Task to complete: Could you retype, exactly and with no pictures, only the lines from the first line of the records below through the line that contains "sample: CA1 Hippocampus"?

Data extract:
□ □ □ □

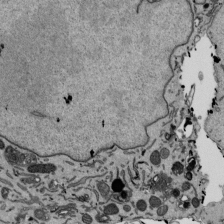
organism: Mouse
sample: ED-1 cell nuclei; centrioles
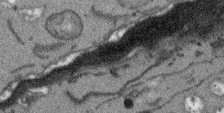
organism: Arabidopsis thaliana
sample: Root tip
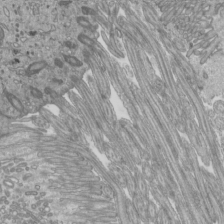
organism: Mouse
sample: Cilia; mouse epididymis
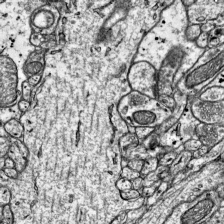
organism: Mouse
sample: Visual Cortex
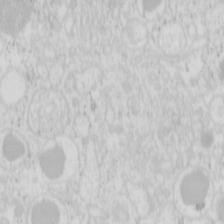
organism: Mouse
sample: Pancreas
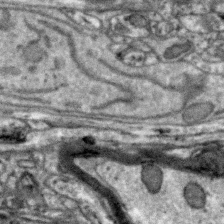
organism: Zebra finch
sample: Brain
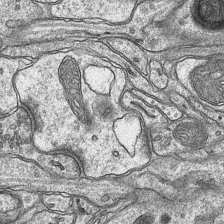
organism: Mouse
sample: CA1 Hippocampus
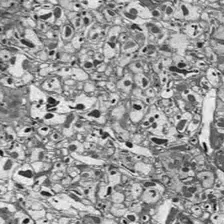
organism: Drosophila
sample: Optic lobe
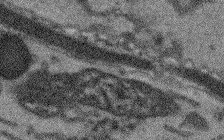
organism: Arabidopsis thaliana
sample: Root tip
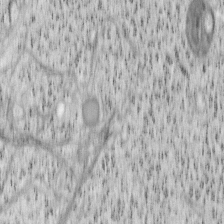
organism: Human
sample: HeLa cells
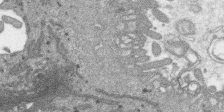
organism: Human
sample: Lung epithelial cells infected with SARS-CoV-2
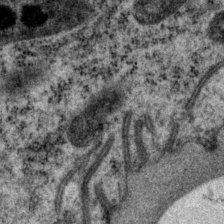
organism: P. pacificus
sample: Pharynx
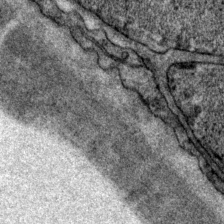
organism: P. pacificus
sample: Pharynx
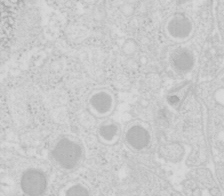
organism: Mouse
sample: Pancreas
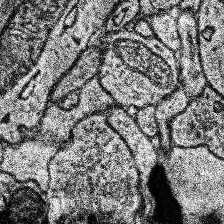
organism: Human
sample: Temporal Lobe
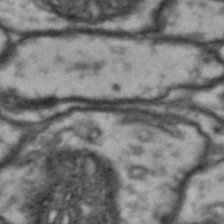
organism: Drosophila
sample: Brain
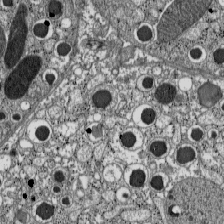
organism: C57BL Mouse
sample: Pancreatic islet
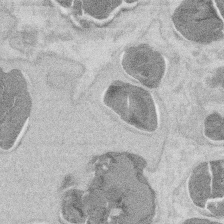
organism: Mouse
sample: T cell stromal cell synapse
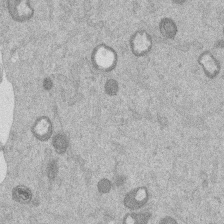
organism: Mouse
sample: Dividing mouse embryo 1 cell stage
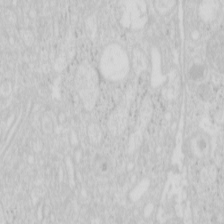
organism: Mouse
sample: Pancreas
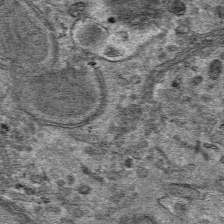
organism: Mouse
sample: Mouse hepatocytes
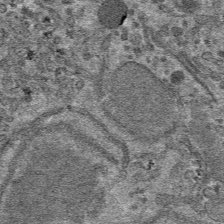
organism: Mouse
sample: Mouse hepatocytes
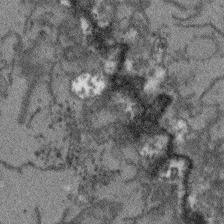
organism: Arabidopsis thaliana
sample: Root tip
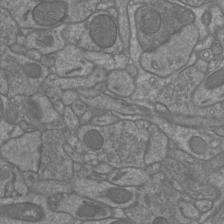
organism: Mouse
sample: Cortical neurons
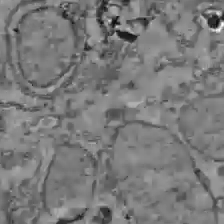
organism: C57BL Mouse
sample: Liver
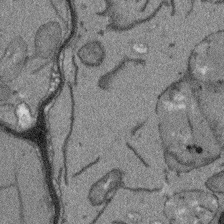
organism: Arabidopsis thaliana
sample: Root tip
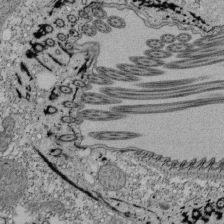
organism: Tetrahymena
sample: Cilia in tetrahymena
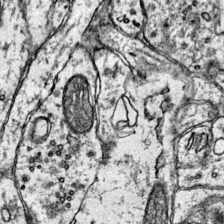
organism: Mouse
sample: Primary visual cortex
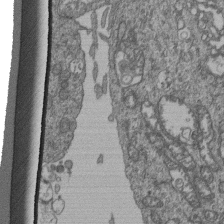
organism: Human
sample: Retinal organoid Rod and Cone cells
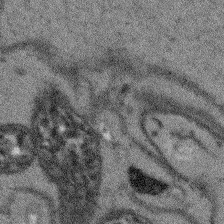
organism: Arabidopsis thaliana
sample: Root tip
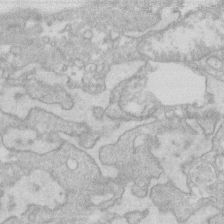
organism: Human
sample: Fibroblast cells
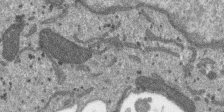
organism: Human
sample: Lung epithelial cells infected with SARS-CoV-2
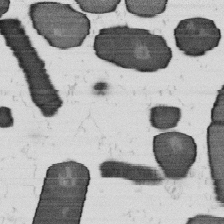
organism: B. subtilis
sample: Bacterial spore
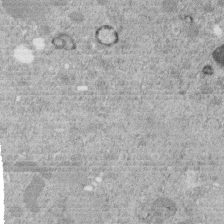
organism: C. elegans
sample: C. elegans embryo early stage
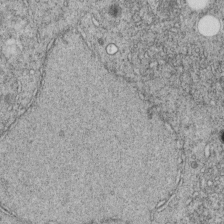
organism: C. elegans
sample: C. elegans embryo early stage
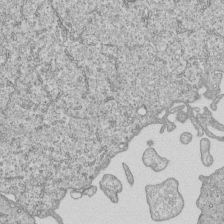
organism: Human
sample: MDA-MB-231 cells
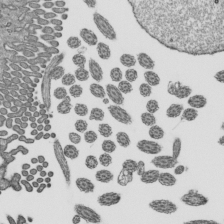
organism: Mouse
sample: Mouse epididymis efferent ductule cilia
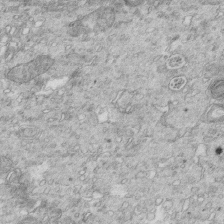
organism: Mouse
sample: Multiciliated cells
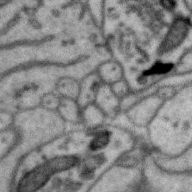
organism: Zebra finch
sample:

□ □ □ □

Answer space:
organism: Mouse
sample: ED-1 cell nuclei; centrioles
organism: Arabidopsis thaliana
sample: Root tip
organism: Mouse
sample: Cilia; mouse epididymis
organism: Mouse
sample: Visual Cortex
organism: Mouse
sample: Pancreas
organism: Zebra finch
sample: Brain
organism: Mouse
sample: CA1 Hippocampus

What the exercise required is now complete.